We are given that the planes left simultaneously, and the slower plane arrived at its destination 36 minutes (which is 36/60 = 0.6 hours) after the faster plane.
We know that the distance covered by both planes is the same (1800 km).
We can use the formula distance = speed × time to set up two equations based on the given information:
1. For the faster plane: distance = speed × time
1800 = x × t1, where t1 is the time for the faster plane to complete the journey.
2. For the slower plane: distance = speed × time
1800 = (x - 100) × t2, where t2 is the time for the slower plane to complete the journey.

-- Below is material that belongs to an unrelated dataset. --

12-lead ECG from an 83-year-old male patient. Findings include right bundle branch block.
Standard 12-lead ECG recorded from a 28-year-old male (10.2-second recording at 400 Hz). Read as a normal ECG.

We also know that the slower plane arrived 36 minutes (or 0.6 hours) after the faster plane, so t1 = t2 + 0.6.
Now, let's rearrange the equations to solve for x, the speed of the faster plane.
From equation 1: t1 = 1800 / x
Substituting t2 + 0.6 for t1 in equation 1:
t2 + 0.6 = 1800 / x
From equation 2: t2 = 1800 / (x - 100)
Now we can substitute this value of t2 in the previous equation:
1800 / (x - 100) + 0.6 = 1800 / x
To solve this equation, we can cross-multiply and simplify:
1800x + 1800(0.6)(x - 100) = 1800(x - 100)
1800x + 1800(0.6)x - 1800(100) = 1800x - 180,000
1080x + 1080(0.6)x = 1800x - 180,000
1080x + 648x = 1800x - 180,000
1728x = 1800x - 180,000
1800x - 1728x = 180,000
72x = 180,000
x = 180,000 / 72
x ≈ 2500
So, the speed of the faster plane is approximately 2500 km/hour.
Now we can substitute this value of x into equation 2 to find the speed of the slower plane:
1800 = (2500 - 100) × t2
1800 = 2400 × t2
t2 = 1800 / 2400
t2 = 0.75
Therefore, the speed of the slower plane is 2400 km/hour.
To summarize, the speed of the faster plane is approximately 2500 km/hour, and the speed of the slower plane is 2400 km/hour.